Sift dry ingredients together and slowly add to batter with mixer on low.  Watch out! The flour flies if you have the mixer on too high.
When well blended divide batter among loaf pans.  Sprinkle sliced almonds on top and bake.
Full loaf size 55 minutes, small loaf pans 35 minutes at 350 degrees.  Cool on a rack.

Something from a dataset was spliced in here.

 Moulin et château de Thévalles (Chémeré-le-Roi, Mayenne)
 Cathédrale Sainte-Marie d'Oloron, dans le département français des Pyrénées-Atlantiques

Wednesday, November 7, 2012

Italian night-yummy

After weeks of having no italian food I was craving a good spagetti & meatballs.  But with not enough time between processing my pears and bedtime, I settled on sweet sausage sauce on fettucini with  a garden salad of butter lettuce, mustard greens, radishes (don't throw away those green tops use them in the recipe below) and my last two garden tomatoes with crumbled blue cheese and vinaigrette.
I sauted the sweet italian suasage (I bought home made- lower fat at the local store)with two cloves of fresh garlic, minced, 1 cup of radish greens, chooped to bite size and sauted for 5 minutes until greens were wilted and sausage was browned. Added 1/4 cup red wine and  simmered until wine is reduced and almost gone while scraping the bits off the bottom of the pan.  Then added a restaurant brand of spagetti sauce with sausage & cheese and simmered for 10 more minutes. Of course you want to be sipping a glass of the nice red wine while doing this.   Ready to mix with 1 lb. of fettucini.  Yummy! And the sweet smell of italian food lingers in the kitchen.